# Divers down big time



## Boatown (Nov 27, 2004)

Lake St. Clair has large rafts of divers near the firecracker to the big water on the canadian side. Good numbers have arrived in the las week or so on the north shore, They fly in just before dark and leave just after sun up, We shot 3 cans 4 bluebills a oldsquall and a redhead this morning near the At Strawberry Island


----------



## huntingmaniac45 (Nov 22, 2005)

Thanks for the info.


----------



## unregistered55 (Mar 12, 2000)

Yeah tell everyone!:rant::rant::rant::rant::rant:


----------



## donbtanner (Sep 26, 2007)

Boatown said:


> Lake St.

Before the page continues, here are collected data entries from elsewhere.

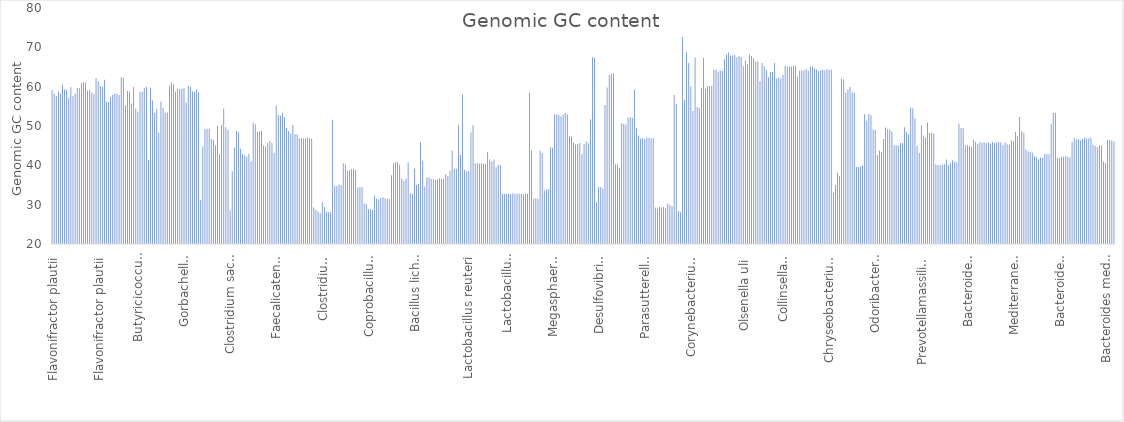
| Category | Series 0 |
|---|---|
| Flavonifractor plautii | 59.13 |
| Flavonifractor plautii | 58.22 |
| Flavonifractor plautii | 57.6 |
| Flavonifractor plautii | 58.85 |
| Flavonifractor plautii | 58.2 |
| Flavonifractor plautii  | 60.4 |
| Flavonifractor plautii | 59.27 |
| Pseudoflavonifractor phocaeensis | 59.2 |
| Flavonifractor plautii | 57.15 |
| Pseudoflavonifractor capillosus | 59.87 |
| Pseudoflavonifractor phocaeensis | 57.6 |
| Pseudoflavonifractor phocaeensis | 58.2 |
| Pseudoflavonifractor phocaeensis | 59.7 |
| Pseudoflavonifractor phocaeensis  | 59.6 |
| Flavonifractor plautii | 60.9 |
| Flavonifractor plautii  | 61.2 |
| Flavonifractor plautii | 60.99 |
| Flavonifractor plautii | 59 |
| Pseudoflavonifractor phocaeensis  | 59.3 |
| Pseudoflavonifractor phocaeensis | 58.5 |
| Intestinimonas butyriciproducens | 58.2 |
| Flavonifractor plautii | 62.13 |
| Flavonifractor plautii | 61.45 |
| Pseudoflavonifractor phocaeensis | 60.2 |
| Pseudoflavonifractor phocaeensis | 60 |
| Flavonifractor plautii | 61.74 |
| Pseudoflavonifractor capillosus | 56.2 |
| Pseudoflavonifractor capillosus | 56.1 |
| Pseudoflavonifractor capillosus | 57.41 |
| Pseudoflavonifractor capillosus | 57.97 |
| Pseudoflavonifractor capillosus | 58.19 |
| Pseudoflavonifractor capillosus  | 58.2 |
| Oscillibacter valericigenes  | 57.9 |
| Oscillibacter valericigenes | 62.4 |
| Oscillibacter valericigenes | 62.2 |
| Oscillibacter ruminantium | 55.3 |
| Oscillibacter valericigenes  | 58.9 |
| Oscillibacter valericigenes | 58.8 |
| Intestinimonas butyriciproducens | 55.7 |
| Butyricicoccus pullicaecorum | 59.9 |
| Butyricicoccus pullicaecorum | 54.43 |
| Butyricicoccus pullicaecorum | 53.61 |
| Agathobaculum desmolans | 58.7 |
| Agathobaculum desmolans | 58.7 |
| Butyricicoccus pullicaecorum | 59.7 |
| Butyricicoccus pullicaecorum | 60 |
| Anaeromassilibacillus senegalensis | 41.4 |
| Neglecta timonensis | 59.7 |
| Anaeromassilibacillus senegalensis  | 56.5 |
| Anaeromassilibacillus senegalensis | 53.28 |
| Anaeromassilibacillus senegalensis | 54.3 |
| Phocea massiliensis | 48.3 |
| Hydrogenoanaerobacterium saccharovorans | 56.2 |
| Anaerotruncus colihominis | 54.6 |
| Anaerotruncus colihominis | 53.46 |
| Anaerotruncus colihominis | 53.45 |
| Anaerofilum agile | 60.34 |
| Faecalibacterium prausnitzii | 61.06 |
| Faecalibacterium prausnitzii | 60.63 |
| Faecalibacterium prausnitzii | 58.8 |
| Faecalibacterium prausnitzii | 59.48 |
| Faecalibacterium prausnitzii | 59.47 |
| Fournierella massiliensis | 59.5 |
| Gemmiger formicilis | 59.6 |
| Gemmiger formicilis | 56 |
| Gemmiger formicilis | 60.15 |
| Gorbachella massiliensis | 59.9 |
| Fournierella massiliensis | 58.8 |
| Gemmiger formicilis | 58.67 |
| Gemmiger formicilis | 59.3 |
| Gemmiger formicilis | 58.58 |
| Clostridium lactatifermentans | 31.21 |
| Clostridium lactatifermentans | 44.78 |
| Anaerotignum lactatifermentans | 49.2 |
| Anaerotignum lactatifermentans | 49.3 |
| Anaerotignum lactatifermentans | 49.3 |
| Eubacterium hallii | 46.78 |
| Eubacterium hallii | 46.43 |
| Blautia schinkii | 45.08 |
| Clostridium saccharolyticum | 50.05 |
| Clostridium saccharolyticum  | 42.8 |
| Clostridium saccharolyticum | 50.31 |
| Clostridium saccharolyticum | 54.42 |
| Clostridium aldenense | 49.7 |
| Clostridium clostridioforme | 49 |
| Clostridium bolteae | 28.6 |
| Roseburia hominis | 38.5 |
| Blautia producta | 44.56 |
| Clostridium saccharolyticum | 48.8 |
| Clostridium saccharolyticum | 48.5 |
| Blautia producta  | 44.2 |
| Ruminococcus gnavus | 42.9 |
| Eubacterium contortum | 42.5 |
| Eubacterium contortum  | 42.2 |
| Eubacterium contortum | 42.9 |
| Eubacterium contortum | 41 |
| Eubacterium fissicatena | 50.87 |
| Eubacterium fissicatena | 50.44 |
| Mordavella massiliensis | 48.5 |
| Mordavella massiliensis | 48.6 |
| Mordavella massiliensis | 48.8 |
| Drancourtella massiliensis | 45.07 |
| Drancourtella massiliensis | 44.76 |
| Drancourtella massiliensis | 45.72 |
| Drancourtella massiliensis | 46.18 |
| Drancourtella massiliensis  | 45.7 |
| Clostridium oroticum | 43.19 |
| Lachnoclostridium phocaeense | 55.2 |
| Eubacterium contortum | 52.8 |
| Faecalicatena contorta | 52.6 |
| Faecalicatena fissicatena | 53.4 |
| Eubacterium contortum | 52.25 |
| Clostridium glycyrrhizinilyticum | 49.44 |
| Mediterraneibacter massiliensis | 48.7 |
| Clostridium glycyrrhizinilyticum  | 48.1 |
| Clostridium glycyrrhizinilyticum | 50.34 |
| Faecalicatena orotica | 47.9 |
| Ruminococcus torques | 47.9 |
| Clostridium glycyrrhizinilyticum | 46.8 |
| Clostridium glycyrrhizinilyticum | 47 |
| Clostridium glycyrrhizinilyticum | 46.8 |
| Clostridium glycyrrhizinilyticum | 46.9 |
| Clostridium glycyrrhizinilyticum | 47.1 |
| Clostridium glycyrrhizinilyticum | 46.8 |
| Clostridium glycyrrhizinilyticum | 46.76 |
| Paraclostridium benzoelyticum | 29.3 |
| Clostridioides difficile | 28.7 |
| Clostridium sporogenes | 28.2 |
| Clostridium saudiense | 27.9 |
| Clostridium saudiense | 30.6 |
| Clostridium saudiense | 29.4 |
| Clostridium perfringens | 28.2 |
| Clostridium perfringens | 28.07 |
| Clostridium perfringens | 28.06 |
| Absiella dolichum | 51.6 |
| Eubacterium cylindroides | 34.8 |
| Eubacterium cylindroides | 34.75 |
| Eubacterium cylindroides  | 35.1 |
| Eubacterium cylindroides  | 35 |
| Faecalicoccus acidiformans | 40.5 |
| Faecalicoccus acidiformans | 40.2 |
| Faecalicoccus pleomorphus | 38.6 |
| Faecalicoccus pleomorphus | 38.7 |
| Streptococcus pleomorphus  | 39 |
| Faecalicoccus pleomorphus  | 39.2 |
| Streptococcus pleomorphus  | 38.8 |
| Faecalibacillus faecis | 34.3 |
| Faecalibacillus faecis | 34.4 |
| Faecalibacillus faecis | 34.4 |
| Clostridium spiroforme | 30.24 |
| Clostridium spiroforme | 30.12 |
| Clostridium spiroforme | 28.9 |
| Clostridium spiroforme | 28.86 |
| Clostridium spiroforme | 28.58 |
| Coprobacillus cateniformis  | 32.3 |
| Massiliomicrobiota timonensis | 31.46 |
| Massiliomicrobiota timonensis  | 31.3 |
| Massiliomicrobiota timonensis | 31.69 |
| Massiliomicrobiota timonensis | 31.88 |
| Massiliomicrobiota timonensis | 31.6 |
| Massiliomicrobiota timonensis | 31.58 |
| Massiliomicrobiota timonensis | 31.51 |
| Streptococcus pasteurianus | 37.5 |
| Streptococcus alactolyticus | 40.5 |
| Streptococcus alactolyticus  | 40.8 |
| Streptococcus alactolyticus | 40.8 |
| Enterococcus gallinarum  | 40.2 |
| Enterococcus cecorum | 36.66 |
| Enterococcus cecorum | 36.1 |
| Enterococcus cecorum | 36.6 |
| Enterococcus cecorum | 40.8 |
| Staphylococcus saprophyticus | 32.9 |
| Staphylococcus saprophyticus | 32.7 |
| Oceanobacillus oncorhynchi | 39.2 |
| Bacillus cereus  | 35 |
| Bacillus circulans  | 35.3 |
| Bacillus licheniformis | 45.9 |
| Bacillus stratosphericus | 41.2 |
| Lactobacillus gasseri | 34.6 |
| Lactobacillus crispatus  | 36.9 |
| Lactobacillus crispatus | 36.9 |
| Lactobacillus gallinarum | 36.5 |
| Lactobacillus gallinarum | 36.47 |
| Lactobacillus gallinarum | 36.3 |
| Lactobacillus gallinarum | 36.4 |
| Lactobacillus gallinarum | 36.7 |
| Lactobacillus gallinarum | 36.54 |
| Lactobacillus gallinarum | 36.52 |
| Weissella paramesenteroides | 37.8 |
| Pediococcus pentosaceus | 37.3 |
| Weissella jogaejeotgali | 38.6 |
| Pediococcus acidilactici | 43.8 |
| Lactobacillus coleohominis | 39.1 |
| Lactobacillus coleohominis | 39.1 |
| Lactobacillus ingluviei | 50.3 |
| Lactobacillus alvi  | 42.6 |
| Lactobacillus coleohominis | 58.1 |
| Lactobacillus reuteri  | 38.8 |
| Lactobacillus reuteri | 38.5 |
| Lactobacillus reuteri | 38.47 |
| Lactobacillus panis | 48.4 |
| Lactobacillus pontis | 50.2 |
| Lactobacillus vaginalis | 40.5 |
| Lactobacillus vaginalis | 40.5 |
| Lactobacillus vaginalis | 40.4 |
| Lactobacillus vaginalis | 40.5 |
| Lactobacillus vaginalis | 40.4 |
| Lactobacillus vaginalis | 40.4 |
| Lactobacillus ruminis  | 43.4 |
| Lactobacillus agilis  | 41.5 |
| Lactobacillus agilis | 41 |
| Lactobacillus agilis  | 41.5 |
| Lactobacillus aviarius | 39.5 |
| Lactobacillus aviarius | 40.1 |
| Lactobacillus aviarius | 40 |
| Lactobacillus salivarius | 32.8 |
| Lactobacillus salivarius | 32.76 |
| Lactobacillus salivarius | 32.75 |
| Ligilactobacillus salivarius | 32.7 |
| Lactobacillus salivarius | 32.74 |
| Lactobacillus salivarius  | 32.9 |
| Lactobacillus salivarius  | 32.8 |
| Lactobacillus salivarius | 32.8 |
| Lactobacillus salivarius | 32.8 |
| Lactobacillus salivarius | 32.7 |
| Lactobacillus salivarius | 32.6 |
| Lactobacillus salivarius  | 32.8 |
| Lactobacillus salivarius | 32.7 |
| Mitsuokella multacida | 58.4 |
| Anaerovibrio lipolyticus | 43.8 |
| Megamonas funiformis  | 31.5 |
| Megamonas rupellensis | 31.6 |
| Megamonas funiformis  | 31.5 |
| Megamonas hypermegale | 43.7 |
| Megamonas hypermegale | 43.1 |
| Megamonas hypermegale | 33.61 |
| Megamonas hypermegale | 33.8 |
| Megamonas hypermegale  | 33.9 |
| Veillonella magna | 44.6 |
| Veillonella magna | 44.5 |
| Megasphaera elsdenii  | 52.9 |
| Megasphaera elsdenii | 53 |
| Megasphaera hexanoica | 52.8 |
| Megasphaera stantonii | 52.4 |
| Megasphaera stantonii | 53 |
| Megasphaera elsdenii | 53.29 |
| Megasphaera elsdenii  | 52.9 |
| Phascolarctobacterium succinatutens | 47.4 |
| Phascolarctobacterium succinatutens | 47.4 |
| Phascolarctobacterium faecium | 45.8 |
| Phascolarctobacterium faecium | 45.3 |
| Phascolarctobacterium faecium | 45.4 |
| Phascolarctobacterium faecium | 45.7 |
| Phascolarctobacterium faecium | 42.8 |
| Phascolarctobacterium faecium | 45.4 |
| Phascolarctobacterium faecium | 46.1 |
| Phascolarctobacterium faecium | 45.6 |
| Elusimicrobium minutum | 51.73 |
| Brevundimonas olei | 67.5 |
| Brevundimonas diminuta | 67.3 |
| Campylobacter jejuni | 30.6 |
| Helicobacter pullorum | 34.5 |
| Helicobacter pullorum | 34.5 |
| Helicobacter pullorum | 34.1 |
| Desulfovibrio desulfuricans | 55.37 |
| Desulfovibrio desulfuricans | 59.8 |
| Desulfovibrio piger | 63 |
| Desulfovibrio piger | 63.3 |
| Desulfovibrio piger | 63.4 |
| Succinatimonas hippei | 40.3 |
| Succinatimonas hippei | 40.2 |
| Gallibacterium anatis | 39.4 |
| Escherichia coli | 50.7 |
| Escherichia coli | 50.48 |
| Escherichia coli | 50.4 |
| Salmonella Enteritidis | 52.1 |
| Salmonella Typhimurium | 52.2 |
| Salmonella Typhimurium | 52.1 |
| Sutterella massiliensis  | 59.2 |
| Parasutterella secunda | 49.5 |
| Parasutterella secunda | 47.6 |
| Parasutterella secunda | 46.8 |
| Parasutterella secunda | 46.9 |
| Parasutterella secunda | 46.6 |
| Parasutterella secunda | 47.1 |
| Parasutterella secunda | 47 |
| Parasutterella secunda | 46.9 |
| Parasutterella secunda | 46.9 |
| Fusobacterium perfoetens | 29.3 |
| Fusobacterium perfoetens | 28.9 |
| Fusobacterium varium | 29.4 |
| Fusobacterium varium  | 29.3 |
| Fusobacterium mortiferum | 29.4 |
| Fusobacterium mortiferum  | 29.1 |
| Fusobacterium mortiferum  | 30.3 |
| Fusobacterium mortiferum | 29.9 |
| Fusobacterium mortiferum | 29.6 |
| Cloacibacillus porcorum | 57.89 |
| Akkermansia muciniphila | 55.68 |
| Brachyspira innocens | 28.4 |
| Brachyspira innocens | 28.1 |
| Cellulomonas cellasea | 72.6 |
| Arcanobacterium haemolyticum | 56.6 |
| Actinomyces viscosus | 68.8 |
| Schaalia hyovaginalis | 66 |
| Cutibacterium acnes | 60.1 |
| Corynebacterium glutamicum | 53.8 |
| Corynebacterium variabile | 67.4 |
| Corynebacterium stationis | 54.8 |
| Corynebacterium stationis | 54.6 |
| Bifidobacterium stercoris | 59.7 |
| Bifidobacterium saeculare | 67.3 |
| Bifidobacterium boum | 59.5 |
| Bifidobacterium porcinum | 60.1 |
| Bifidobacterium thermophilum | 60.2 |
| Bifidobacterium porcinum | 60.2 |
| Bifidobacterium saeculare | 64.3 |
| Bifidobacterium saeculare | 64.3 |
| Bifidobacterium saeculare | 63.8 |
| Bifidobacterium saeculare | 64.1 |
| Bifidobacterium saeculare | 64 |
| Olsenella uli | 66.98 |
| Olsenella uli | 68.09 |
| Olsenella uli | 68.68 |
| Olsenella uli | 67.9 |
| Olsenella uli | 67.87 |
| Olsenella uli | 68.1 |
| Olsenella uli | 67.5 |
| Olsenella uli | 67.8 |
| Olsenella uli | 67.55 |
| Olsenella uli | 65.2 |
| Olsenella uli | 66.6 |
| Olsenella uli | 65.7 |
| Olsenella profusa | 68.2 |
| Olsenella uli | 67.8 |
| Olsenella uli | 67.2 |
| Olsenella uli | 66.4 |
| Olsenella uli | 66.4 |
| Slackia piriformis | 61.4 |
| Gordonibacter urolithinfaciens | 65.99 |
| Gordonibacter urolithinfaciens | 65.16 |
| Gordonibacter urolithinfaciens | 64.16 |
| Collinsella tanakaei | 62.39 |
| Enorma phocaeensis | 63.7 |
| Enorma phocaeensis | 63.7 |
| Enorma timonensis | 65.99 |
| Enorma massiliensis | 62.09 |
| Enorma massiliensis | 62.3 |
| Enorma massiliensis | 62.1 |
| Collinsella intestinalis | 62.95 |
| Collinsella intestinalis | 65.33 |
| Collinsella intestinalis | 65.1 |
| Collinsella intestinalis | 65.1 |
| Collinsella intestinalis | 65.1 |
| Collinsella intestinalis | 65.4 |
| Collinsella intestinalis | 65.28 |
| Collinsella tanakaei | 62.5 |
| Collinsella tanakaei | 64.1 |
| Collinsella tanakaei | 64.2 |
| Collinsella tanakaei | 64.2 |
| Collinsella tanakaei | 64.5 |
| Collinsella tanakaei | 64 |
| Collinsella tanakaei | 65.2 |
| Collinsella tanakaei | 65.2 |
| Collinsella tanakaei | 64.6 |
| Collinsella tanakaei | 64.34 |
| Collinsella tanakaei | 63.9 |
| Collinsella tanakaei | 64.2 |
| Collinsella tanakaei | 64.3 |
| Collinsella tanakaei | 64.2 |
| Collinsella tanakaei | 64.4 |
| Collinsella tanakaei | 64.3 |
| Collinsella tanakaei | 64.3 |
| Empedobacter brevis | 33 |
| Chryseobacterium formosense | 35 |
| Chryseobacterium indologenes | 38.1 |
| Chryseobacterium indologenes | 37.3 |
| Alistipes senegalensis | 62 |
| Alistipes senegalensis | 61.85 |
| Alistipes onderdonkii | 58.52 |
| Alistipes senegalensis | 59.37 |
| Alistipes senegalensis | 59.9 |
| Alistipes senegalensis | 58.57 |
| Alistipes shahii | 58.38 |
| Sphingobacterium multivorum | 39.6 |
| Sphingobacterium multivorum | 39.6 |
| Sphingobacterium siyangense | 39.7 |
| Sphingobacterium multivorum | 40 |
| Barnesiella viscericola | 53 |
| Barnesiella viscericola | 51.37 |
| Barnesiella viscericola | 53.04 |
| Barnesiella viscericola | 52.7 |
| Muribaculum intestinale | 49.09 |
| Muribaculum intestinale | 49.04 |
| Butyricimonas paravirosa | 42.63 |
| Odoribacter splanchnicus | 43.75 |
| Odoribacter splanchnicus | 43.48 |
| Parabacteroides merdae | 46.69 |
| Parabacteroides distasonis | 49.6 |
| Parabacteroides distasonis | 49.2 |
| Parabacteroides distasonis | 49.1 |
| Parabacteroides distasonis | 48.6 |
| Parabacteroides johnsonii | 45.03 |
| Parabacteroides distasonis | 45.11 |
| Parabacteroides distasonis | 45 |
| Prevotella brevis | 45.7 |
| Prevotella brevis | 45.6 |
| Prevotella loescheii | 49.7 |
| Prevotella shahii | 48.5 |
| Marseilla massiliensis | 47.9 |
| Marseilla massiliensis | 54.7 |
| Marseilla massiliensis | 54.5 |
| Prevotella dentalis | 52 |
| Prevotella copri | 44.9 |
| Prevotella copri | 43.2 |
| Prevotella stercorea | 50.1 |
| Prevotella stercorea | 47.6 |
| Prevotella stercorea | 47.1 |
| Prevotellamassilia timonensis | 50.8 |
| Bacteroides gallinaceum | 48.2 |
| Bacteroides gallinaceum | 48.3 |
| Bacteroides gallinaceum | 48.1 |
| Bacteroides caecigallinarum | 40.2 |
| Bacteroides caecigallinarum | 40.1 |
| Bacteroides caecigallinarum | 40 |
| Bacteroides caecigallinarum | 40.1 |
| Bacteroides caecigallinarum | 40.3 |
| Bacteroides caecigallinarum | 41.5 |
| Bacteroides caecigallinarum | 40 |
| Bacteroides caecigallinarum | 40.5 |
| Bacteroides caecigallinarum | 41.3 |
| Bacteroides caecigallinarum | 40.9 |
| Bacteroides caecigallinarum | 40.8 |
| Bacteroides helcogenes | 50.6 |
| Paraphocaeicola brunensis | 49.5 |
| Mediterranea massiliensis | 49.41 |
| Bacteroides caecicola | 45.1 |
| Bacteroides caecicola | 45.1 |
| Bacteroides salanitronis | 44.84 |
| Bacteroides salanitronis | 44.6 |
| Bacteroides caecicola | 46.5 |
| Bacteroides gallinaceum | 46 |
| Bacteroides gallinaceum | 45.4 |
| Bacteroides gallinaceum | 45.87 |
| Bacteroides gallinaceum | 45.8 |
| Bacteroides gallinaceum | 45.79 |
| Bacteroides gallinaceum | 45.7 |
| Bacteroides gallinaceum | 45.88 |
| Bacteroides gallinaceum | 45.5 |
| Bacteroides gallinaceum | 45.9 |
| Bacteroides gallinaceum | 45.6 |
| Bacteroides gallinaceum | 45.8 |
| Bacteroides gallinaceum | 46 |
| Bacteroides gallinaceum | 45.82 |
| Bacteroides eggerthii | 45.1 |
| Bacteroides pyogenes | 45.8 |
| Bacteroides clarus | 45.36 |
| Bacteroides clarus | 45.22 |
| Bacteroides uniformis | 46.36 |
| Bacteroides uniformis | 46.2 |
| Mediterranea massiliensis | 48.5 |
| Bacteroides rodentium | 47.4 |
| Mediterranea massiliensis | 52.3 |
| Mediterranea massiliensis | 48.7 |
| Mediterranea massiliensis | 48.3 |
| Bacteroides fragilis | 44 |
| Bacteroides fragilis | 43.6 |
| Bacteroides fragilis | 43.4 |
| Bacteroides fragilis | 43.2 |
| Bacteroides caccae | 42.3 |
| Bacteroides ovatus | 42.08 |
| Bacteroides xylanisolvens | 41.57 |
| Bacteroides xylanisolvens | 42 |
| Bacteroides xylanisolvens | 41.89 |
| Bacteroides thetaiotaomicron | 42.9 |
| Bacteroides thetaiotaomicron | 42.9 |
| Bacteroides thetaiotaomicron | 42.8 |
| Bacteroides coprophilus | 50.6 |
| Mediterranea massiliensis | 53.3 |
| Bacteroides coprophilus | 53.3 |
| Bacteroides dorei | 42 |
| Bacteroides dorei | 41.79 |
| Bacteroides vulgatus | 42.2 |
| Bacteroides vulgatus | 42.2 |
| Bacteroides vulgatus | 42.3 |
| Bacteroides vulgatus | 42.2 |
| Bacteroides vulgatus | 42 |
| Bacteroides coprophilus | 45.9 |
| Bacteroides barnesiae | 47 |
| Bacteroides barnesiae | 46.6 |
| Bacteroides barnesiae | 46.6 |
| Bacteroides barnesiae | 46.4 |
| Bacteroides barnesiae | 46.7 |
| Bacteroides barnesiae | 47.1 |
| Bacteroides barnesiae | 46.9 |
| Bacteroides barnesiae | 46.9 |
| Phocaeicola barnesiae | 47.1 |
| Bacteroides plebeius | 45.3 |
| Bacteroides plebeius | 45 |
| Bacteroides plebeius | 44.6 |
| Bacteroides plebeius | 45.1 |
| Bacteroides plebeius | 45 |
| Bacteroides coprocola | 41 |
| Bacteroides coprocola | 40.6 |
| Bacteroides mediterraneensis | 46.5 |
| Bacteroides mediterraneensis | 46.5 |
| Bacteroides mediterraneensis | 46.3 |
| Bacteroides mediterraneensis | 46.1 |

Clair has large rafts of divers near the firecracker to the big water on the canadian side. Good numbers have arrived in the las week or so on the north shore, They fly in just before dark and leave just after sun up, We shot 3 cans 4 bluebills a oldsquall and a redhead this morning near the At Strawberry Island


were you on the anchor bay side or in the marsh on the other side of the sni? I usually hunt in the marsh area between sni and fisher bay. Also, would it be a good setup off the middle channel point right on goose bay?


----------



## MakoWish (Apr 12, 2005)

Great report Boatown. Great shooting as well. How are the birds lookin?


----------



## everlast1 (Nov 9, 2006)

We've had good numbers of divers on Erie for 2 weeks. Mostly rings and reds with more bills showing everytime out


----------



## Big Daddy Benelli (Dec 13, 2004)

PowerTrip said:


> Yeah tell everyone!:rant::rant::rant::rant::rant:


 
Nice:xzicon_sm:lol::corkysm55


----------



## DANIEL MARK ZAPOLSKI (Sep 23, 2002)

just got back from hubbard lake, got some reds and buffies plus the mallards and saw alot of divers on the move.


----------



## WoodchuckSniper (Feb 23, 2002)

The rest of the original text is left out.